A: I assure you, you are not “unhirable.” I wish you had mentioned how long you have been job searching. In the current business environment, it is not unusual for a professional candidate to be looking for work for 8 months or longer. The fact that you are a mature worker makes this process a little more complicated. In a good economy, it can take a professional mature worker six months or longer to find work. In a down economy - and this is certainly as down as we have seen in many years - it is possible that it might take a professional mature worker two or three times as long to find work.

It is also not clear whether you still have your job as a librarian or whether you have left that job. If you are still employed, stay there! You can certainly continue to discreetly search for jobs, but I would urge you to stay where you are unless finances are no problem for you. This is not the business climate to leave a job without having another offer in hand.

Finances drive so many of our job search decisions. If you have enough money saved so that you can be very selective about your next job, good for you. But the majority of us can’t be as choosy. We must be bringing cash into our households so we can meet the bills. Unemployed job seekers are doing all kinds of creative things right now to get a paycheck, learn new skills, and conduct a job search all at the same time. Many job seekers are taking jobs well below their skill level, working second or third shifts, and making other less desirable choices to ensure they can stay afloat. Raiding the 401(k)/403(b) plan should only be done as a very last resort.

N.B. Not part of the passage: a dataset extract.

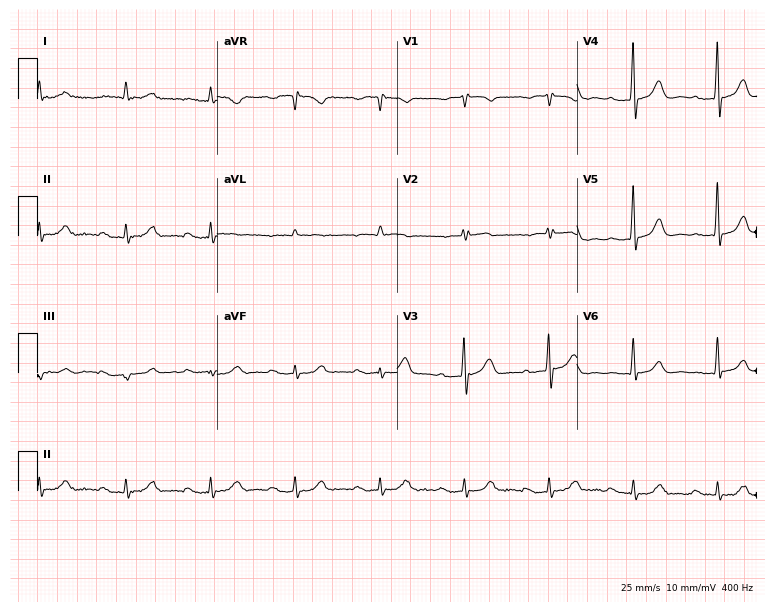
12-lead ECG (7.3-second recording at 400 Hz) from an 84-year-old male patient. Screened for six findings — first-degree AV block, right bundle branch block, left bundle branch block, sinus bradycardia, atrial fibrillation, sinus tachycardia — none is recorded. Only these six findings were labelled.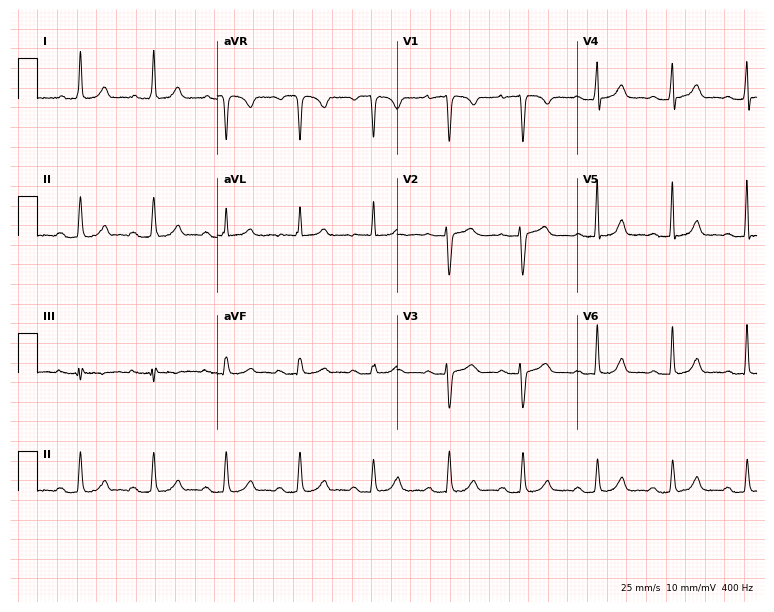
12-lead ECG from a female, 74 years old (7.3-second recording at 400 Hz). Recorded interpretation: within normal limits.

I was delighted to hear that you have been conducting informational interviews to learn more about what is required to move into administrative jobs in library science. I am wondering if you are being repeatedly told that in order to get an administrative job in library science, you must have a Ph.D. That is the only reason that you should even consider going back to school for a Ph.D.

Check labor market studies to ensure that library science is an area that has persistent vacancies. Certainly, combining your legal or theology knowledge with library science should give you a nice niche at a law firm or theology institution, or you could work at a public library in one of those areas. However, you don't want to invest time and funds in yet another degree and then find that you cannot find work in the administrative library science field.

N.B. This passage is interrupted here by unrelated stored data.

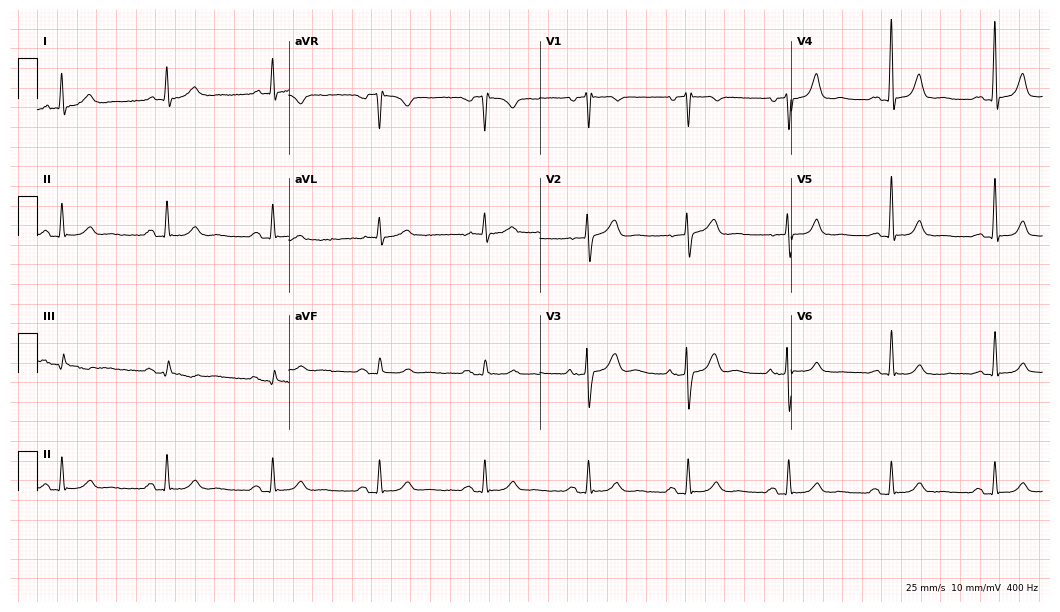
Standard 12-lead ECG recorded from a 64-year-old male patient. Read as a normal ECG.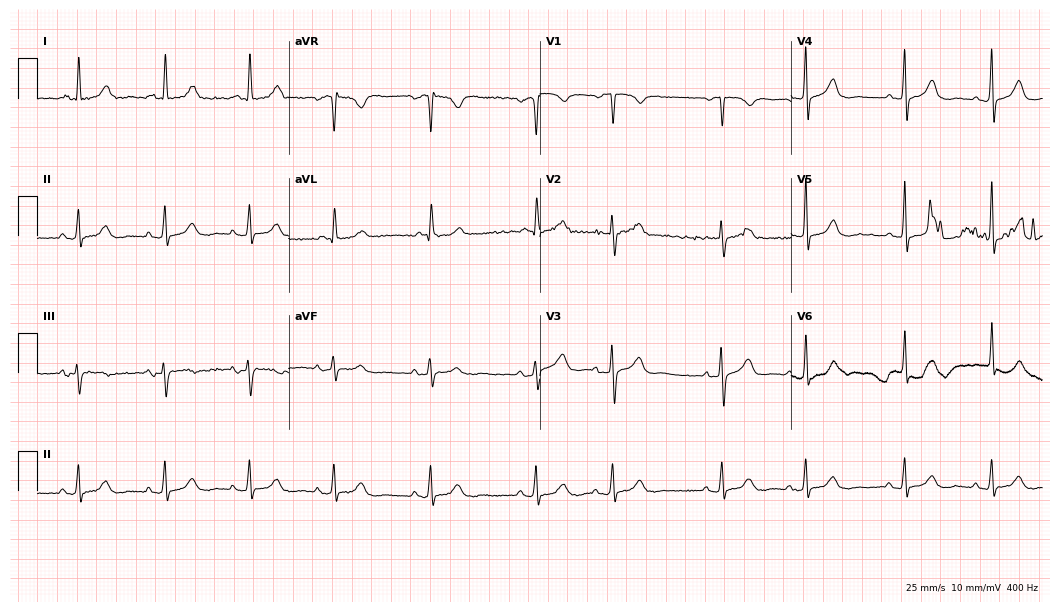
12-lead ECG from an 80-year-old male patient. Recorded interpretation: within normal limits.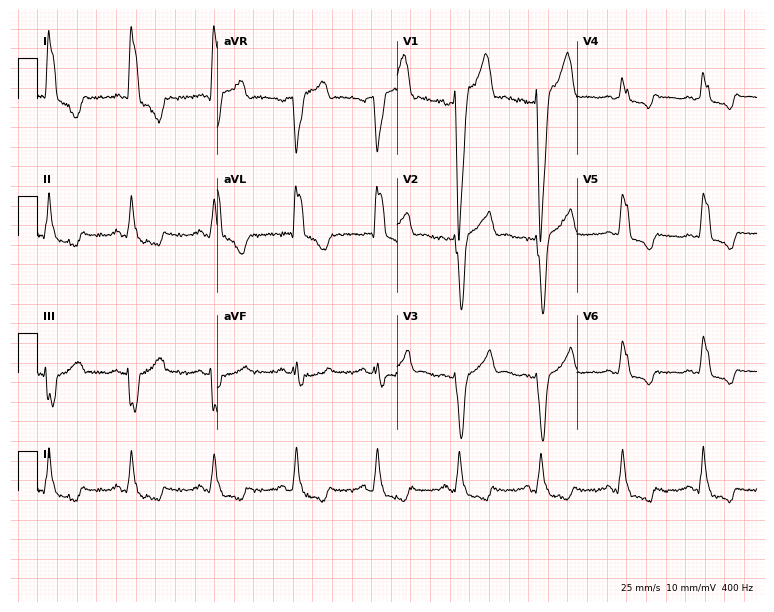
Resting 12-lead electrocardiogram (7.3-second recording at 400 Hz). Patient: a woman, 62 years old. The tracing shows left bundle branch block.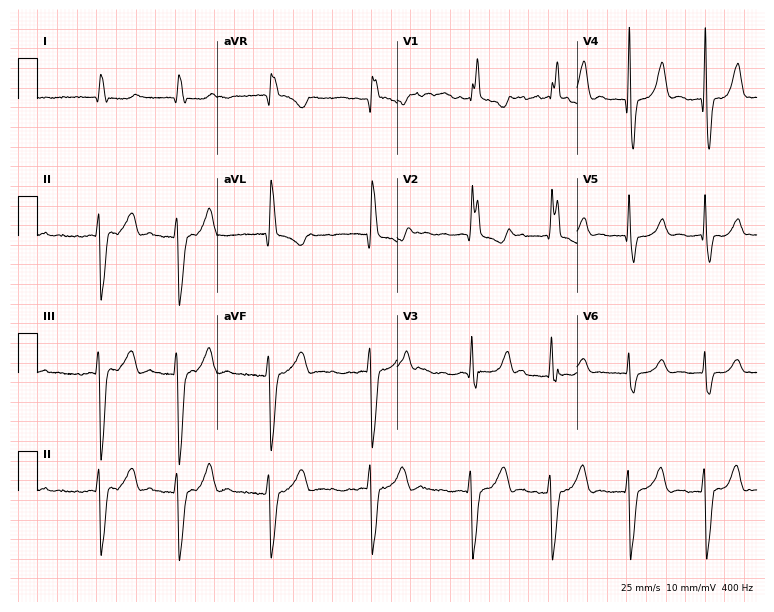
Resting 12-lead electrocardiogram (7.3-second recording at 400 Hz). Patient: a woman, 73 years old. The tracing shows right bundle branch block, atrial fibrillation.

I am urging you to consult a career counselor before making any major decisions. I am not at all convinced that investing three more years in education is the right move for you. Sometimes, getting another degree is not the right career move. In order to get a qualified career counselor, consult www.careercounselorsne.org or www.iacmp.org. These two websites provide credentialed career counselors with a wealth of experience. Good luck!

This blog is not written or edited by Boston.com or the Boston Globe.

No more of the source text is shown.